Mr. Nik Hartley, Chief Executive Officer of Restless Development, drew statistics on Tanzania where 50% of the population is under 15, fertility rates are 5 children per mother, 800,000 young will need to entre the job market every year, and as 8% of young people turn to criminal offenses, there is a clear need for high youth employment and inclusion.  

Ms. Goldin expressed concerns that youth make up 40% of the world’s unemployed, as they can be vulnerable to long term unemployment, with little opportunity for advancement and skill enhancement. Governments operate inefficiently as they face monetary losses from missed taxation opportunities, and high benefits payments.
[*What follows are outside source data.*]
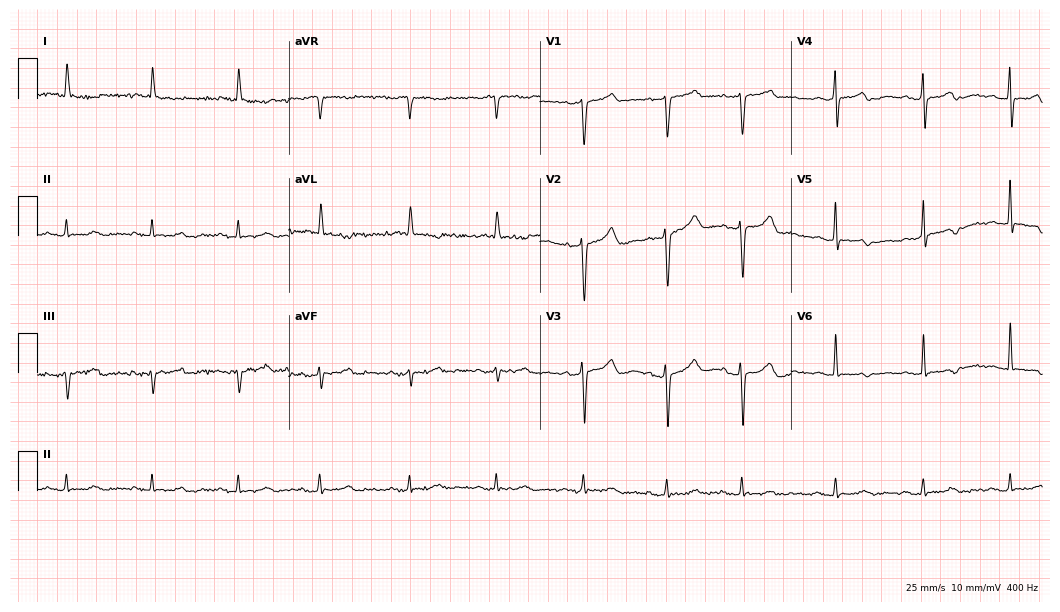
Standard 12-lead ECG recorded from a female patient, 85 years old. None of these six findings is recorded: first-degree AV block, right bundle branch block (RBBB), left bundle branch block (LBBB), sinus bradycardia, atrial fibrillation (AF), sinus tachycardia. Findings outside these six are not listed.
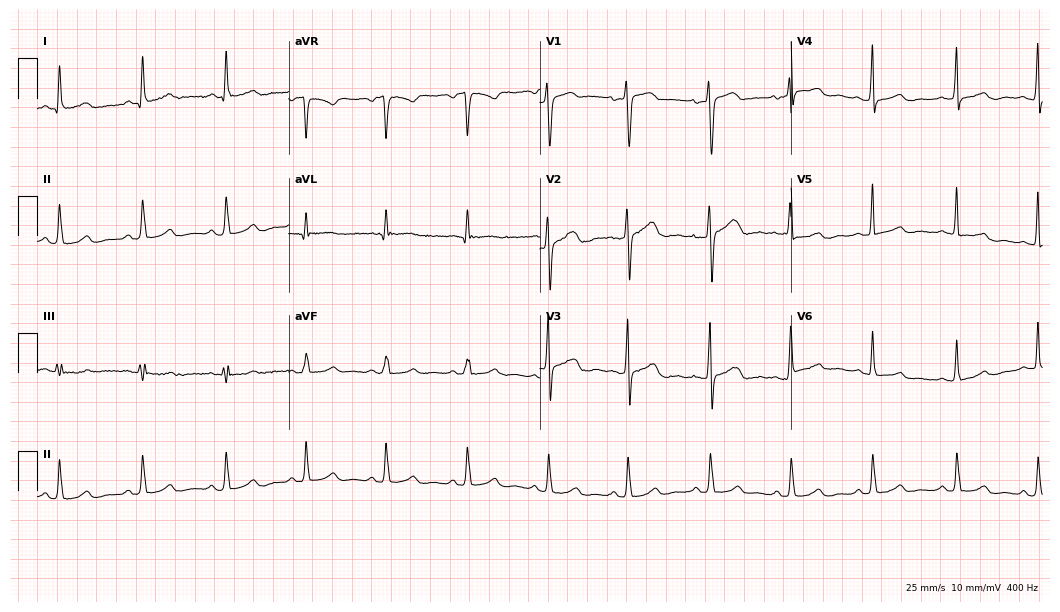
Electrocardiogram, a 33-year-old woman. Overall reading on record: normal ECG.
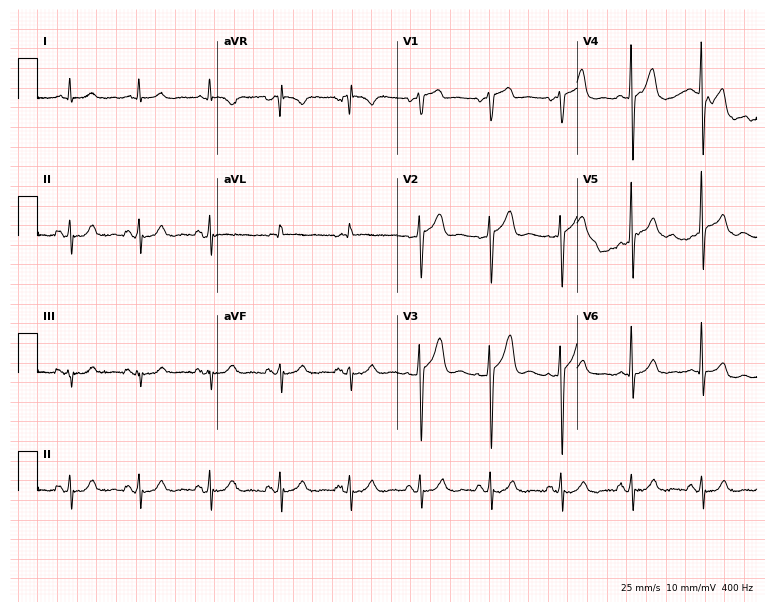
12-lead ECG from a 61-year-old male. Screened for six findings — first-degree AV block, right bundle branch block (RBBB), left bundle branch block (LBBB), sinus bradycardia, atrial fibrillation (AF), sinus tachycardia — none is recorded. Findings outside these six are not listed.
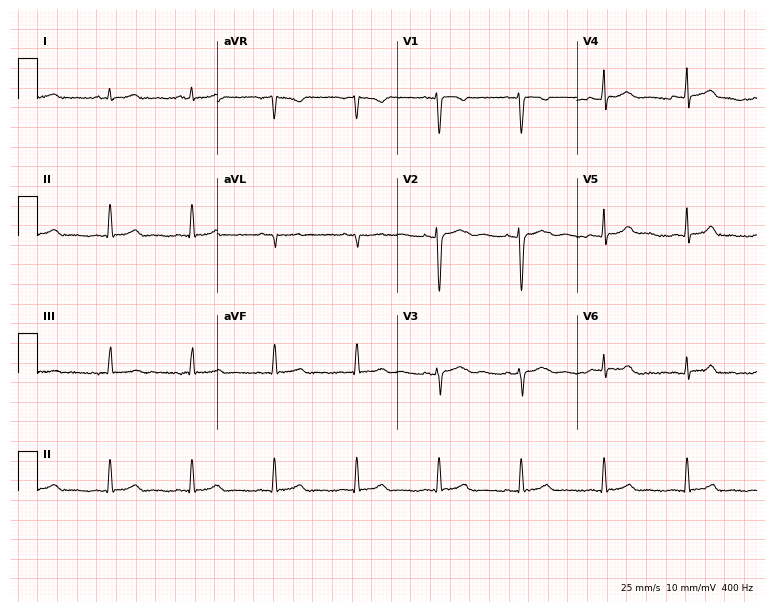
Standard 12-lead ECG recorded from a female patient, 33 years old (7.3-second recording at 400 Hz). Read as a normal ECG.
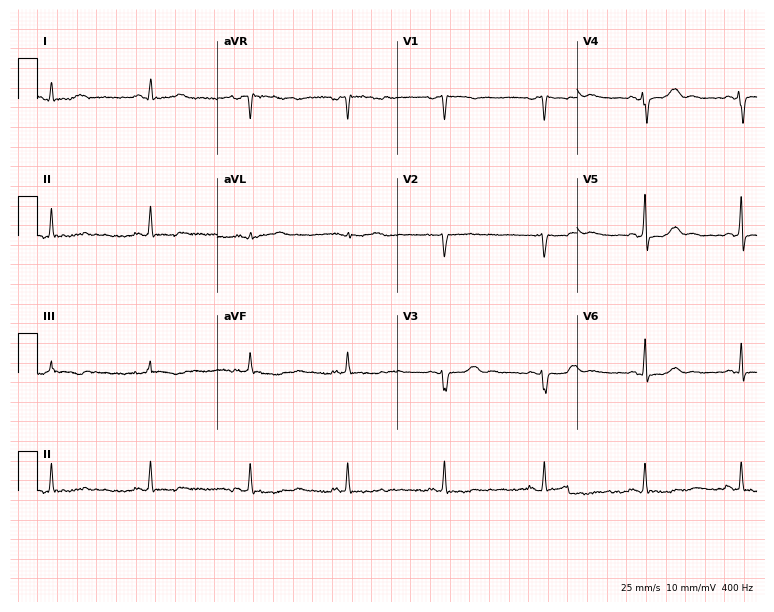
Resting 12-lead electrocardiogram. Patient: a woman, 33 years old. None of these six findings is recorded: first-degree AV block, right bundle branch block, left bundle branch block, sinus bradycardia, atrial fibrillation, sinus tachycardia.
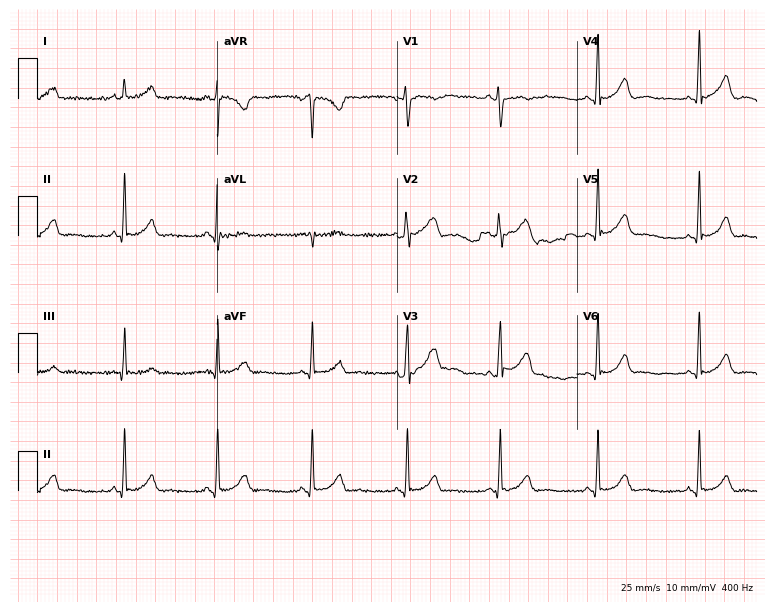
12-lead ECG from a 31-year-old woman (7.3-second recording at 400 Hz). Recorded interpretation: within normal limits.
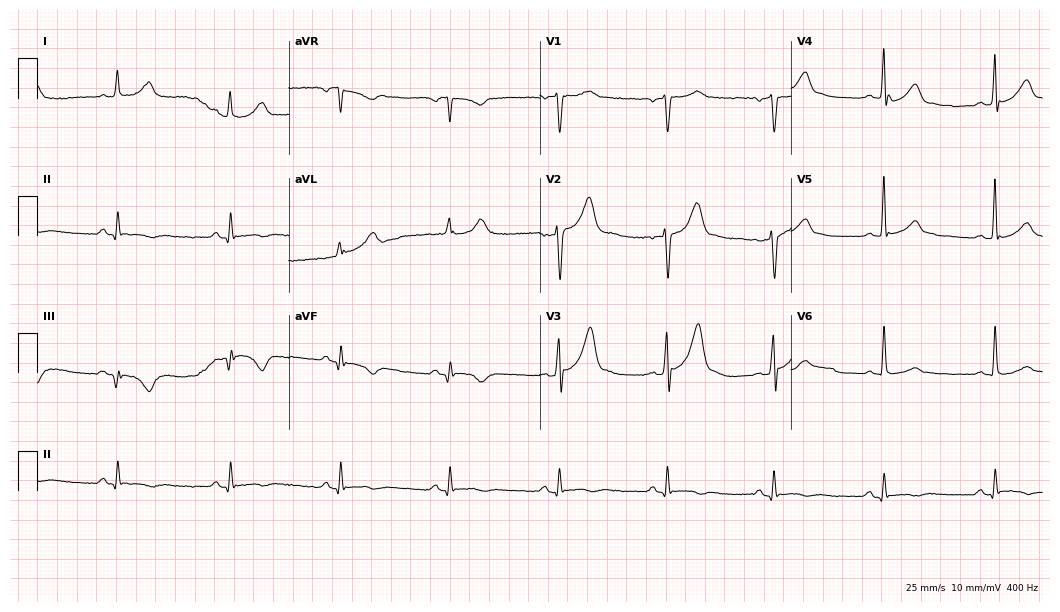
ECG — a 54-year-old male patient. Screened for six findings — first-degree AV block, right bundle branch block (RBBB), left bundle branch block (LBBB), sinus bradycardia, atrial fibrillation (AF), sinus tachycardia — none is recorded. Only these six findings were labelled.

Ms. Ollivierre and Ms. Trettebergstuen emphasized the importance of training young people in entrepreneurship, as current education systems don’t always facilitate students with skills necessary for employment and sustainable business.

Mr. Landi explained that 9/10 jobs are created in the private sector and agreed with Mr. Dino Corell that not just quantity but the quality of employment must be monitored to ensure that young people are respected and given equal and fair employment standards. The discussion expressed a need for the youth civil society and governments to work alongside employers in a collaborative training experience acting as a stepping-stone into the work environment.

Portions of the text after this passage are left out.